● **DIRECTIONS**:
Would you repeat the entries below word for word and omit the pictures?

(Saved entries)
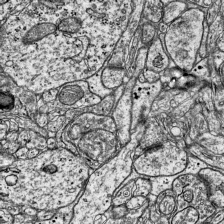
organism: Mouse
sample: Visual Cortex
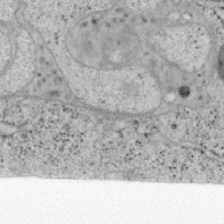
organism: Mouse
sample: OT-I killer T cells with ID8 ovarian cancer cells
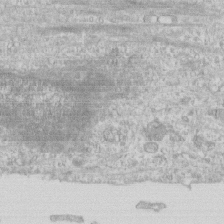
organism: Human
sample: CRL-1474
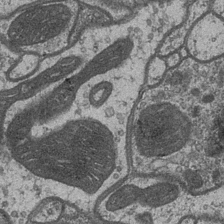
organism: Drosophila
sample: Optic medulla
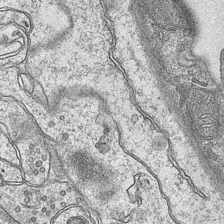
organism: Mouse
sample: CA1 Hippocampus
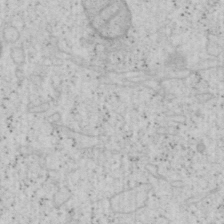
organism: Human
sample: HeLa cells

● **ANSWER BOX**:
organism: Mouse
sample: Visual Cortex
organism: Mouse
sample: OT-I killer T cells with ID8 ovarian cancer cells
organism: Human
sample: CRL-1474
organism: Drosophila
sample: Optic medulla
organism: Mouse
sample: CA1 Hippocampus
organism: Human
sample: HeLa cells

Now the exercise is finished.